Not only did the AUMF put our nation on a firm war footing, Congress imposed no geographical or situational limitations on combat operations against those determined by the commander-in-chief either to have carried out 9/11 or to have harbored those terrorists. Manifestly, either Pakistan is our ally — as its government and ours both profess — in which case killing bin Laden on its soil is routine (there having been many U.S. strikes against the enemy in Pakistan), or Pakistan was harboring bin Laden in Abbottabad, in which case the AUMF expressly authorizes not only attacks against al-Qaeda operatives in Pakistan but against Pakistan itself. Q.E.D.

Except it’s not that simple for Eric Holder the attorney general, because Eric Holder the private lawyer advocated greater legal protections for terrorists. 
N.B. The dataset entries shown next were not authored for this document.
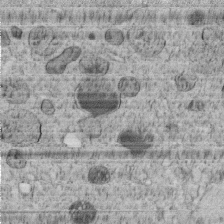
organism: C. elegans
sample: C. elegans embryo early stage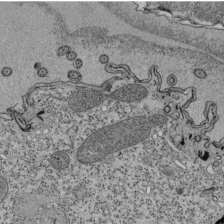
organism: Tetrahymena
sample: Cilia in tetrahymena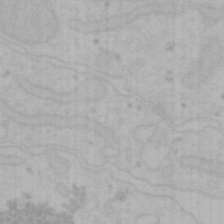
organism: Mouse
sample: Choroid plexus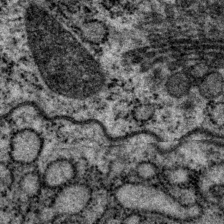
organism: P. pacificus
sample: Pharynx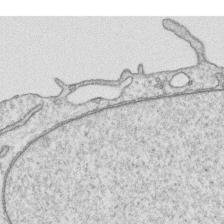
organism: Human
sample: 1205lu cells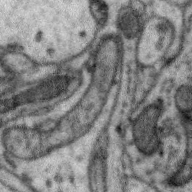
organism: Zebra finch
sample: Brain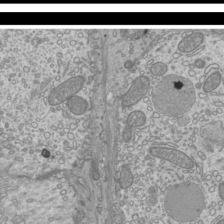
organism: Mouse
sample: Cilia; mouse epididymis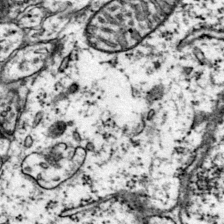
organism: Mouse
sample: Primary visual cortex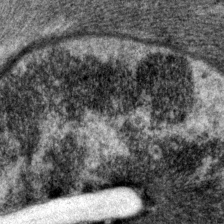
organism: P. pacificus
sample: Pharynx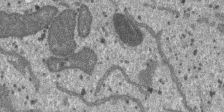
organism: Human
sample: Lung epithelial cells infected with SARS-CoV-2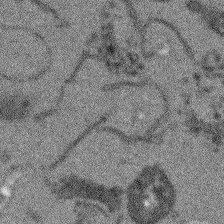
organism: Arabidopsis thaliana
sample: Root tip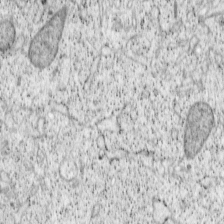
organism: African green monkey
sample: COS-7 cells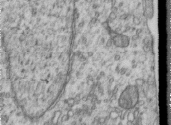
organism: Human
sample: Centriole in RPE cells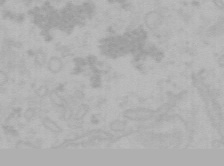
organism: Mouse
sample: Choroid plexus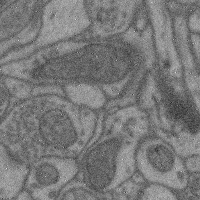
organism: Mouse
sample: Cerebral cortex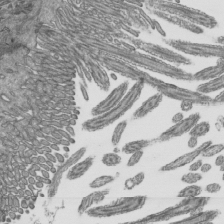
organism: Mouse
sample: Mouse epididymis efferent ductule cilia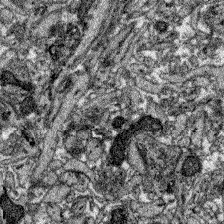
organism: Zebrafish
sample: Larval olfactory bulb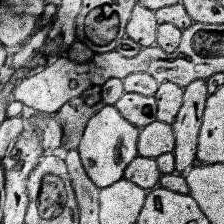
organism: Human
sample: Temporal Lobe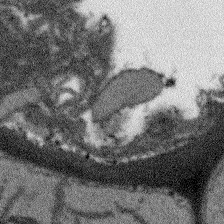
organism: Arabidopsis thaliana
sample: Root tip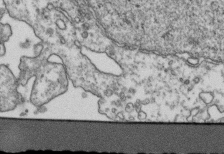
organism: Human
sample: Activated Jurkat CD4+ T cells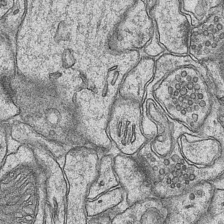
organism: Mouse
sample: CA1 Hippocampus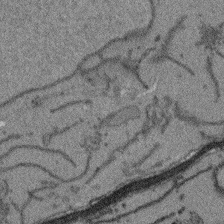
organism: Arabidopsis thaliana
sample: Root tip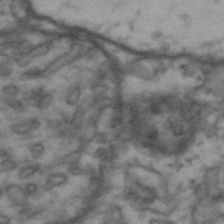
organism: Drosophila
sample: Brain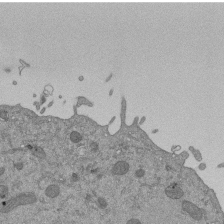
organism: Mouse
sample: ED-1 cell nuclei; centrioles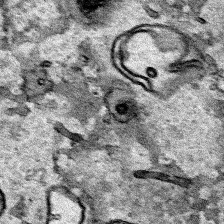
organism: Human
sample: Mitochondria in HCT116 cells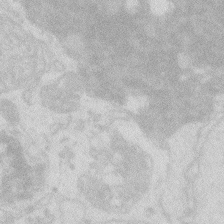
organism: Zebrafish
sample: Macrophage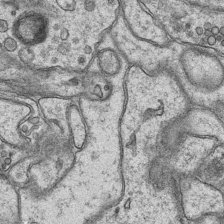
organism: Mouse
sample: CA1 Hippocampus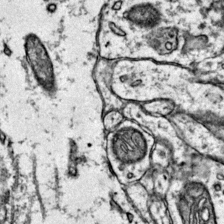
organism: Mouse
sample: Primary visual cortex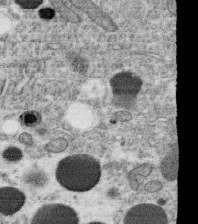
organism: C. elegans
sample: C. elegans oocyte; sperm cells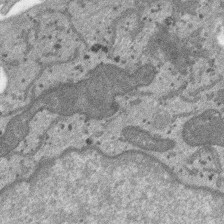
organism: Human
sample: Lung epithelial cells infected with SARS-CoV-2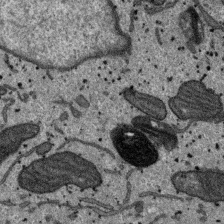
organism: Human
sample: Lung epithelial cells, uninfected (mock) control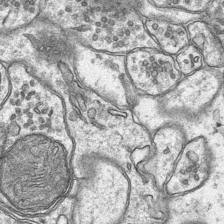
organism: Mouse
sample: CA1 Hippocampus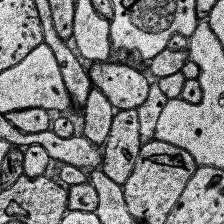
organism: Human
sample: Temporal Lobe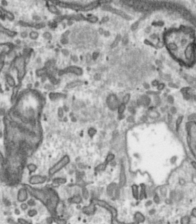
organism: Toxoplasma gondii
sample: Parasites in a vacuole inside a host cell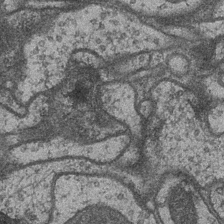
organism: Drosophila
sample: Optic medulla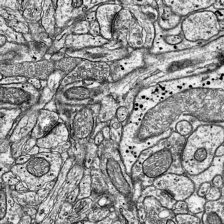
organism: Mouse
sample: Visual Cortex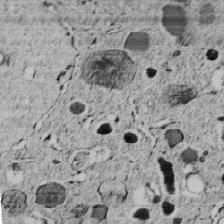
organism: C. elegans
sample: C. elegans embryo early stage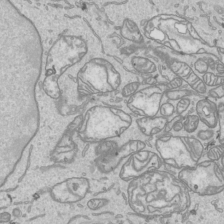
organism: Human
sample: Mitochondria in HCT116 cells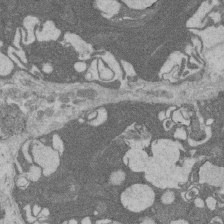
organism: Rat
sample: Salivary granule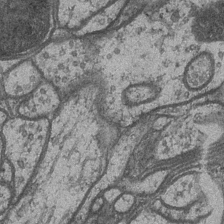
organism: Drosophila
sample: Optic medulla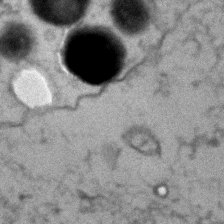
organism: Zebrafish
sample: Zebrafish embryo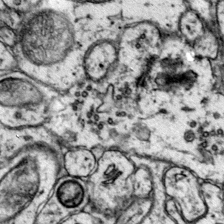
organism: Mouse
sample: Primary visual cortex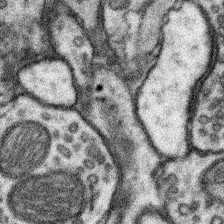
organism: Mouse
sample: Somatosensory cortex neuropil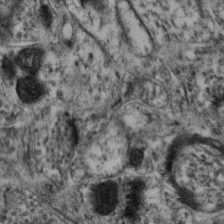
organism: Mouse
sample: Neocortex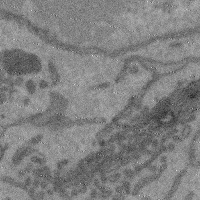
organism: Mouse
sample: Cerebral cortex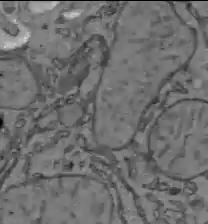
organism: C57BL Mouse
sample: Liver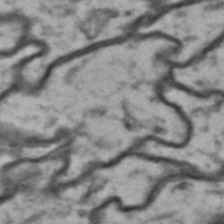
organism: Drosophila
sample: Brain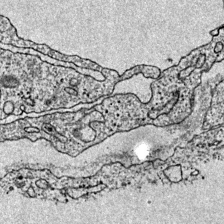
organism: Mouse
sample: Primary visual cortex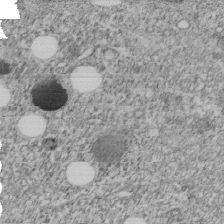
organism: C. elegans
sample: C. elegans embryo early stage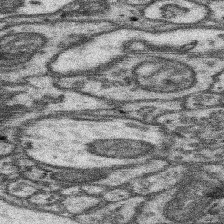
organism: Mouse
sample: Somatosensory cortex neuropil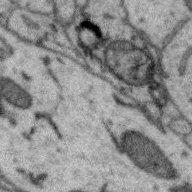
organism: Zebra finch
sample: Brain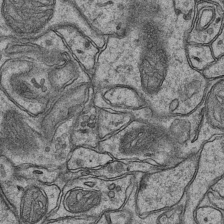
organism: Mouse
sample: CA1 Hippocampus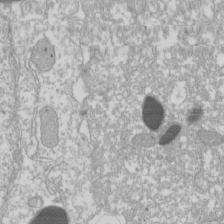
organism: Xenopus
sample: Cilia; centrioles in frog embryo cells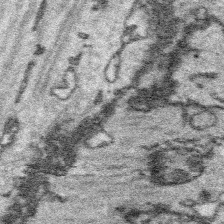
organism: Platynereis dumerilii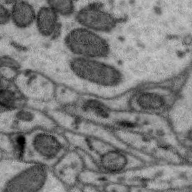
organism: Zebra finch
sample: Brain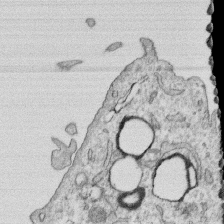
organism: Human
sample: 1205lu cells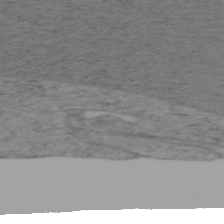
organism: Mouse
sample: OT-I killer T cells with ID8 ovarian cancer cells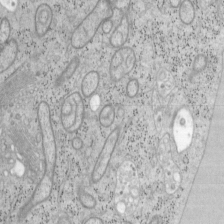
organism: Mouse
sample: OT-I killer T cells with ID8 ovarian cancer cells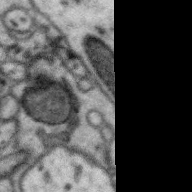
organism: Zebra finch
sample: Brain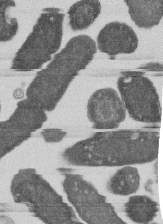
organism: E. coli
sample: Bacterial nucleoid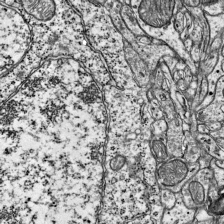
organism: Mouse
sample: Visual Cortex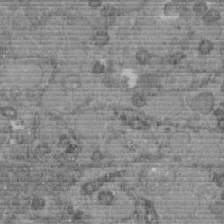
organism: C. elegans
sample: C. elegans embryo early stage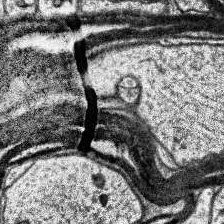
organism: Human
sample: Temporal Lobe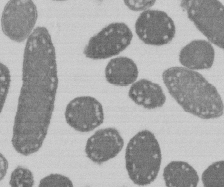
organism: E. coli
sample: Bacterial nucleoid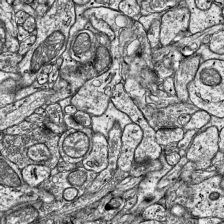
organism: Mouse
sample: Visual Cortex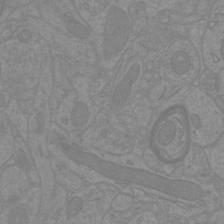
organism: Mouse
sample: Cortical neurons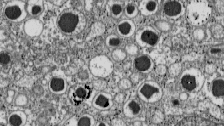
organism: C57BL Mouse
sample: Pancreatic islet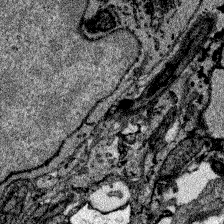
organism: Zebrafish
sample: Larval olfactory bulb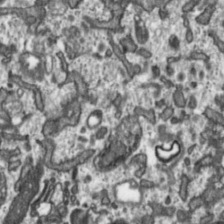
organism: Toxoplasma gondii
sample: Parasites in a vacuole inside a host cell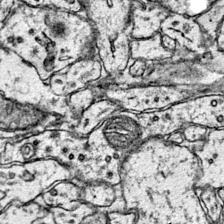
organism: Mouse
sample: Primary visual cortex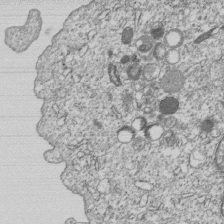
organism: Human
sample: MDA-MB-231 cells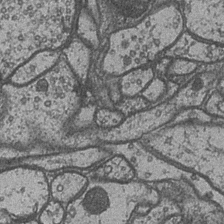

The attorney general told the Judiciary Committee on Wednesday that the killing of bin Laden “was justified as an act of national self-defense.” But self-defense has nothing to do with it. True, the war is a defensive war in response to an atrocious terrorist attack; that, however, does not make each individual operation by which the war is waged an exercise in self-defense. In fact, had such a suggestion been made by a Bush-administration official, Holder would likely have been outraged: In effect, the self-defense rationale would give wartime presidents exactly the “blank check” the Lawyer Left insists they do not have. No, the operation in which bin Laden was killed was offensive, and rightly so.

As Fox news elaborated, the attorney general also trotted out a second theory:

Holder said it’s lawful to “target an enemy commander in the field,” just as U.S. forces did during World War II when it [sic] shot down a plane carrying Japanese Adm. Isoroku Yamamoto. Bin Laden was “by my estimation, and the estimation of the Justice Department, a lawful military target, and the operation was conducted consistent with our law [and] with our values.” Bin Laden made no attempts to surrender and there was “no indication he wanted to do that,” Holder said.

Notice that Holder’s defense here rests on the premise that bin Laden was targeted in the field, meaning, on a battlefield. If an enemy combatant is encountered on the battlefield and he does not surrender, he may be killed or captured — it makes no difference whether he was armed, as bin Laden apparently was not.